■ WHAT TO DO:
Please count the lines in the entries below that include the word "Category", and give only the number.
--- RECORD SET Enclosed Below ---
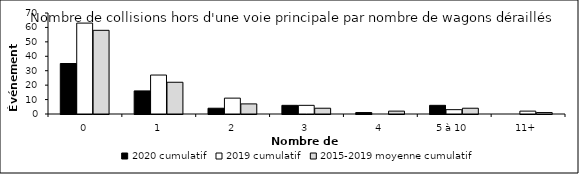
| Category | 2020 cumulatif | 2019 cumulatif | 2015-2019 moyenne cumulatif |
|---|---|---|---|
| 0 | 35 | 63 | 58 |
| 1 | 16 | 27 | 22 |
| 2 | 4 | 11 | 7 |
| 3 | 6 | 6 | 4 |
| 4 | 1 | 0 | 2 |
| 5 à 10 | 6 | 3 | 4 |
| 11+ | 0 | 2 | 1 |
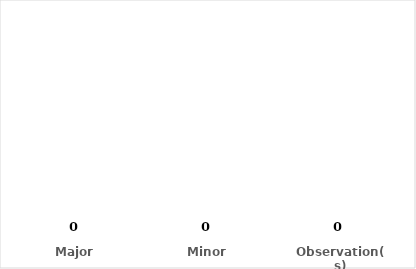
| Category | Series 0 |
|---|---|
| Major | 0 |
| Minor | 0 |
| Observation(s) | 0 |
--- End of Enclosed RECORD SET ---
■ WRITTEN SOLUTION:
2